Task to complete
Each line below from the one containing "Category | Series 0 |" through the one containing "Cali | 6.284 |" is to be given again exactly, and no line outside that span.

[Entries taken from a collection]
----------------------------------------

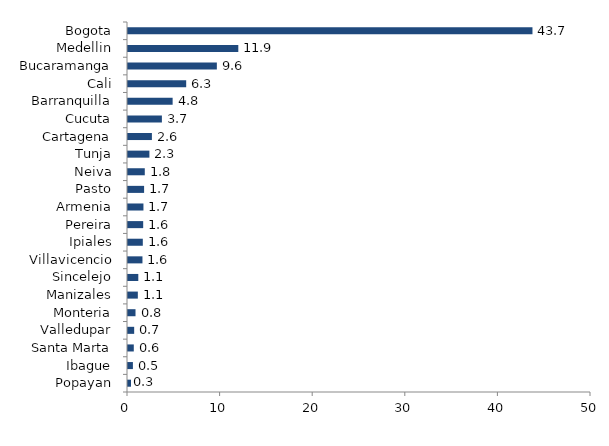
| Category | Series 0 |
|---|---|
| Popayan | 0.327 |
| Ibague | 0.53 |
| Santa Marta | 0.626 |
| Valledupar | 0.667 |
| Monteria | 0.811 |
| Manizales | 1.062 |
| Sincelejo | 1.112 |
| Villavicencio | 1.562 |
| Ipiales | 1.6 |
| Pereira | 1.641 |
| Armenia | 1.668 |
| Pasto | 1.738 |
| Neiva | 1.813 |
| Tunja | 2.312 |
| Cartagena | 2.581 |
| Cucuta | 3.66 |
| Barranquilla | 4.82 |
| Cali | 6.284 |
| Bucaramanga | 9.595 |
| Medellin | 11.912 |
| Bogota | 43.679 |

----------------------------------------

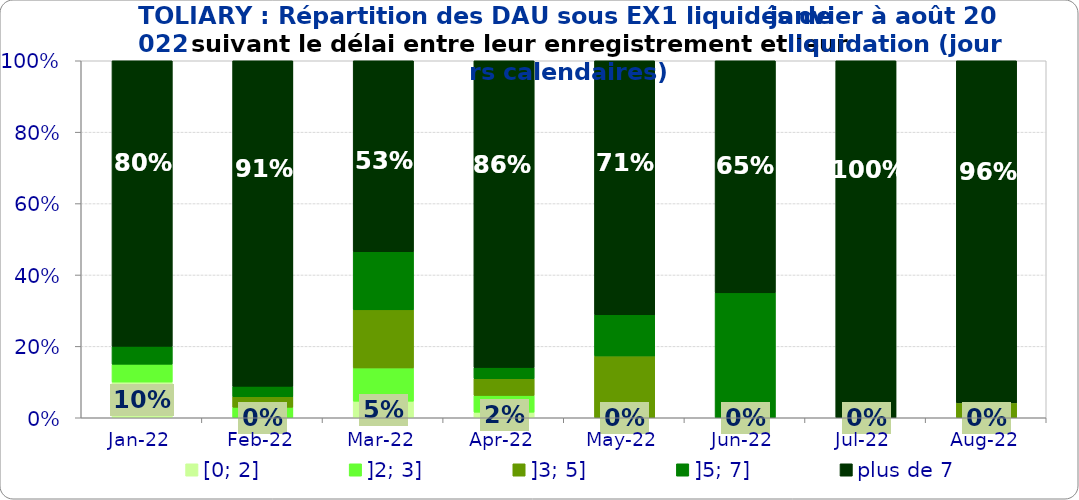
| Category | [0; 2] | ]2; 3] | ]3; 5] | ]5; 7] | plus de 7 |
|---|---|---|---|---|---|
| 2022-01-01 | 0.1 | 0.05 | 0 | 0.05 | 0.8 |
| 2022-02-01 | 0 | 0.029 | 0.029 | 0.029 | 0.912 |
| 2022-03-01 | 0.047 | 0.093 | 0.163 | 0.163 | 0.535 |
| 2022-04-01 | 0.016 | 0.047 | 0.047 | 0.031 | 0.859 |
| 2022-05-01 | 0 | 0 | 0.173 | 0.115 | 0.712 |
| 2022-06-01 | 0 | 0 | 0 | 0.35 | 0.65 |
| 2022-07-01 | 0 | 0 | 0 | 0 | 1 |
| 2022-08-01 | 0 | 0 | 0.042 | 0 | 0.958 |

----------------------------------------

Exercise response
| Category | Series 0 |
|---|---|
| Popayan | 0.327 |
| Ibague | 0.53 |
| Santa Marta | 0.626 |
| Valledupar | 0.667 |
| Monteria | 0.811 |
| Manizales | 1.062 |
| Sincelejo | 1.112 |
| Villavicencio | 1.562 |
| Ipiales | 1.6 |
| Pereira | 1.641 |
| Armenia | 1.668 |
| Pasto | 1.738 |
| Neiva | 1.813 |
| Tunja | 2.312 |
| Cartagena | 2.581 |
| Cucuta | 3.66 |
| Barranquilla | 4.82 |
| Cali | 6.284 |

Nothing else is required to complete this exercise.